Van der Vlist reviewed the implications of XML 1.1 with respect to other W3C Recommendations, including XSLT, XPath, and W3C XML Schema, highlighting a number of ambiguities and areas in which these specifications will be impacted. No doubt one of the lessons to be learned here is that changes can ripple outwards in all sorts of unexpected directions, particularly with interrelated specifications.

An Alternate Proposal

Sufficiently dissatisfied with XML 1.1 as proposed, Rick Jelliffe was moved to start preparing an alternative, inviting other list members to provide feedback. Jelliffe's proposal takes a similar tack to James Clark's earlier suggestion.

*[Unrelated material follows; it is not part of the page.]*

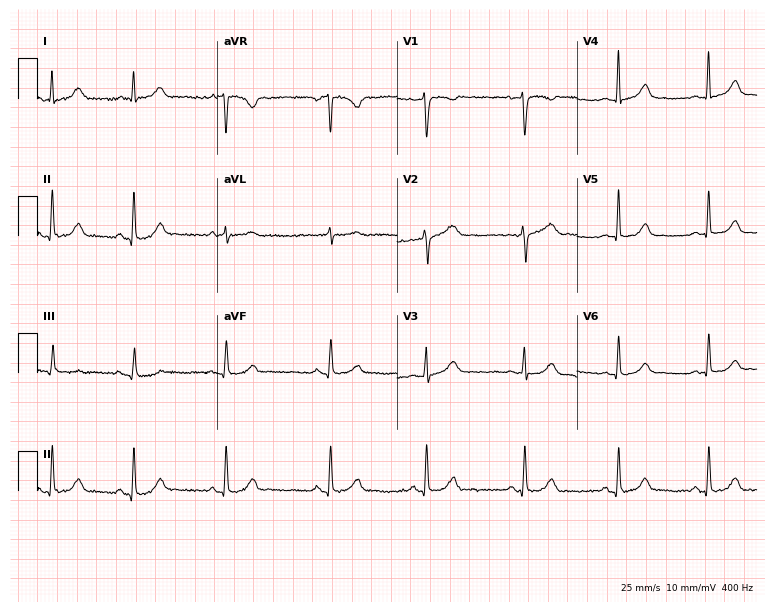
ECG — a 43-year-old female. Labelled as a normal ECG.
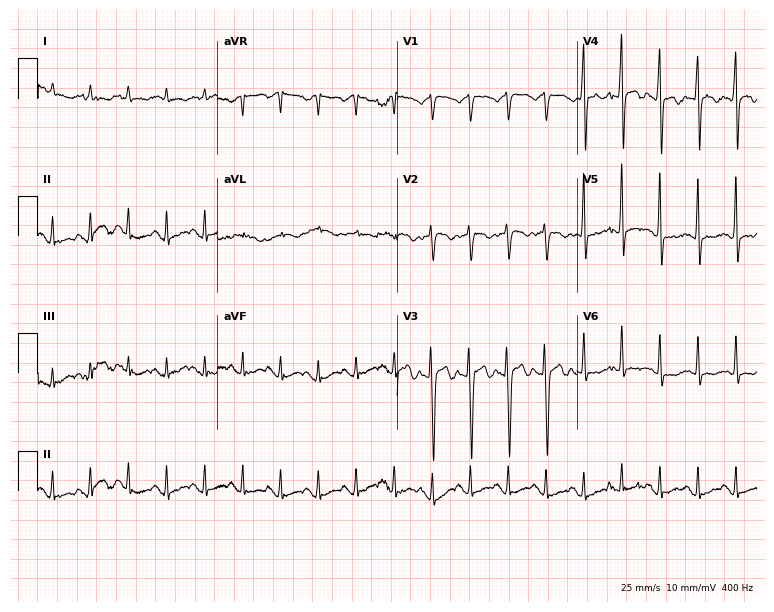
Standard 12-lead ECG recorded from a male patient, 35 years old (7.3-second recording at 400 Hz). The tracing shows sinus tachycardia (a sinus rate of 100 beats per minute or more).

The basic idea of this is, following the idea attributed to James Clark, that we may as well put in some kind of layer to bring out character issues in XML. Actually, I take the reverse [position]: we pull out character issues to make a lightweight version of XML. Where the current draft is very wrong is in that it throws out the naming rules entirely, rather than shifting them to where they are appropriate: as part of validation.

The proposal not only meets all the Blueberry requirements, but Jelliffe claimed that it also simplifies XML and even improves parsing rates for non-ASCII names. Not usually a supporter of simplification exercises, Jelliffe was moved to justify his reasoning.

Why am I proposing simplification when I am often on the ultra-conservative side? Well, it is simplification of parsing techniques that brings out something that was designed into XML 1.0: Whitespace and delimiters are all that really is needed for parsing. And we already have a mode for debugging and QA of XML: validation. Name-checking (and its vitally important side effect, that transcoding is verified by name-checking) can be made part of validation without sacrificing much. We are not changing the language, just refactoring where checks should occur in a way that better suits high-volume processing and small devices.

The proposal has been well-received. A long-term advocate of simplification and refactoring, Mike Champion highlighted that Jelliffe's proposal delegates the handling of character encoding issues to those that know best: the Unicode organization.

I like the *concept* that XML 1.1 will get the W3C out of the business of defining semantics for character codes. Good design (and management) practice suggests delegating decisions about details to the experts, and it would seem that the Unicode folks are the experts here.

Plans in the Pipe

Also in XML-Deviant

The More Things Change

Organizations getting on with the things that they do well is a common theme this week, with the announcement that ISO has formed a working group to define Document Schema Definition Language (DSDL). DSDL will have the potential to make several schema languages ISO standards.

DSDL will define a pipeline processing model that will rationalize the current range of XML schema languages under a common architecture. The draft overview document decomposes DSDL into seven pieces:

A pipeline framework
Grammar-oriented schema languages (based on RELAX NG)
Primitive data type semantics (based on Part 2 of W3C XML Schema)
Path-based integrity constraints (based on Schematron)
Object-oriented schema languages (based on W3C XML Schema)
Information item manipulation, e.g., defaulting attributes
Namespace-aware processing with DTD syntax

Makoto Murata, James Clark, and Rick Jelliffe are already onboard to edit their respective sections, with Ken Holman acting as the overall editor.

Some of the most interesting, recent work in XML schemas has involved exactly this kind of multi-schema interaction. (See the Schemarama discussion covered in an earlier Deviant for some background on this.) Pipeline architectures, e.g., XPipe, are also a hot topic at the moment.

DSDL, combining these two themes, has real potential to become the basic processing model for many XML applications, of which the W3C's own effort is but one facet. (No pun intended!) It is ironic that "glacially slow" ISO seems to have embraced this direction more quickly than the W3C, which seems to become repeatedly mired in controversy. It will be interesting to see whether the new year will herald further changes in the respective roles of the two organizations.